Shear-Stress and Sediment Distribution in a Meander Bend

Abstract

A one-meter wide, meandering flume with movable sand bed was utilized in these experiments. Uniform flow was established at discharges of 20, 35, and 50 l/sec. Velocities near the bed, the distribution of sediment in transport, bed geometry, and strength of secondary flow were determined at each discharge . Bed shear stress was assumed to be proportional to the square of the velocity near the bed. Bed shear stresses were also measured with a Preston Tube in a uniform 35 l/sec flow over a dune-free stabilized bed. The stabilized bed was molded to the geometry produced by the same flow over sand.
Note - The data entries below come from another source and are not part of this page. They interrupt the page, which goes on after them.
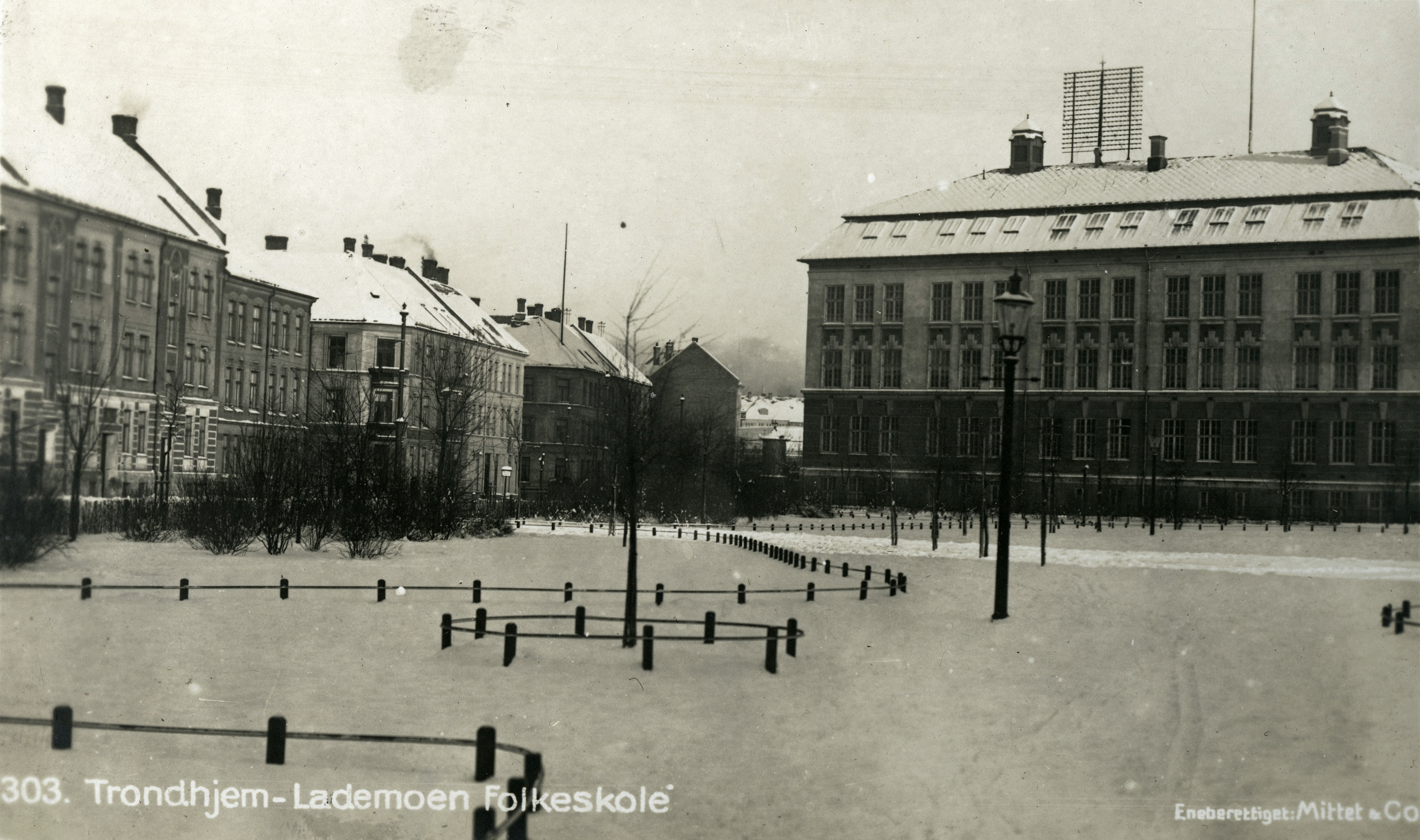 Format: Postkort. År: Tidlig 1900-tall, ca. 1910 - 1915. Foto: Mittet & Co.
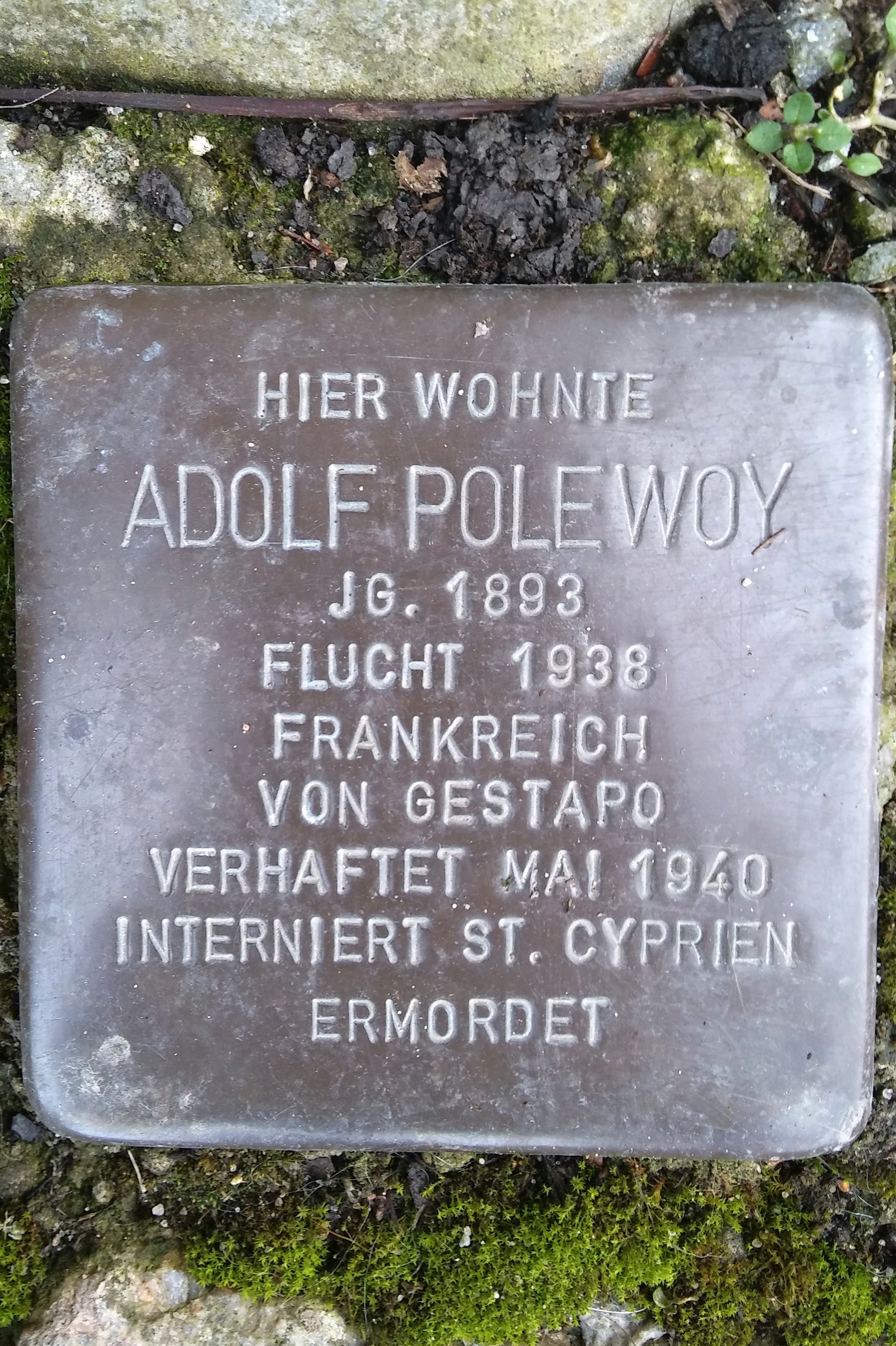 Stralsund, Papenstraße 4, Stolperstein Adolf Polewoy (2017-02-22)
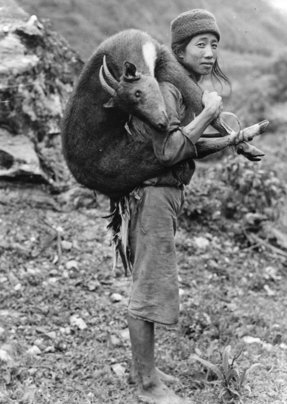 Tibetexpedition, Tibeter mit erlegtem Goral Goral
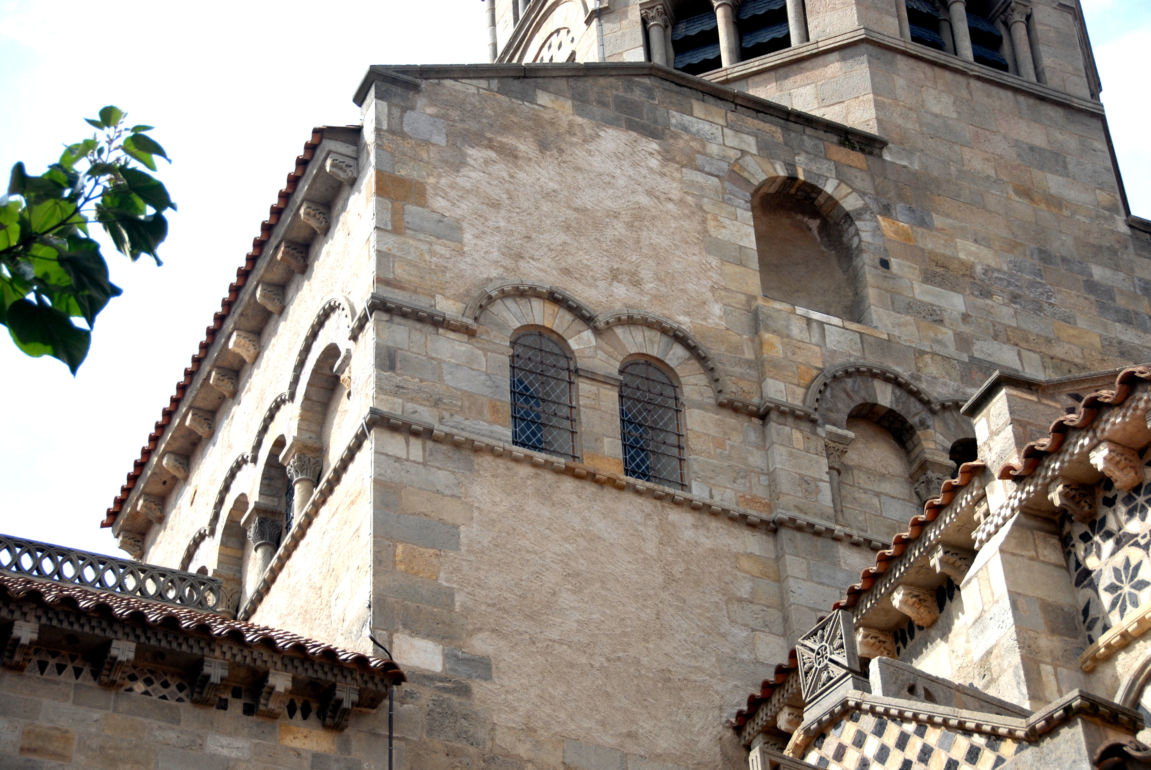 Notre-Dame du Port, massiv barlong
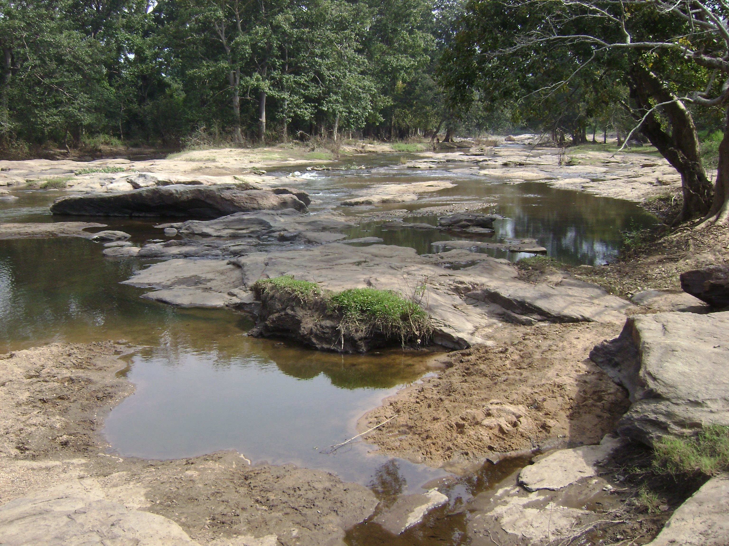 Rever Ten Ar at Talinji

The zone of maximum bed shear stress and maximum sediment discharge is on the point bar in the upstream part of the bend. It crosses the channel centerline in the middle or downstream part of the bend, and follows the concave or down-valley bank to the next point bar downstream. With increasing discharge, secondary currents increase in strength. Consequently the zone of maximum bed shear stress and sediment discharge remains closer to the inside bank across the point bar, and crosses the channel centerline somewhat lower in the bend. Secondary currents were also stronger in the 35 l/sec over the stabilized bed than in the same flow over sand, apparently because no dunes were present to break up secondary flow in the former. The zone of maximum bed shear stress was consequently closer to the inside bank in the stabilized-bed run. It appears that bed geometry is adjusted to provide, at each point on the bed, precisely the shear stress necessary to transport the sediment load supplied. For example the gradual decrease in depth along the down-valley side of the channel from the deep in one bend to the point bar in the next results in a continual acceleration of the flow, and hence in shear stresses here which are higher than average for the channel. For many combinations of discharge, sediment discharge, and sediment character, straight channels are unstable in nature, and the commonly observed meander geometry is stable. To understand why this meander geometry is stable, we consider how displacements from the stable geometry set up forces tending to restore that geometry, From work done to date, it is hypothesized that channel width, W, is determined by cohesiveness of bank materials. The radius of curvature of the bend, R, is then determined by the fact that separation occurs when R/W=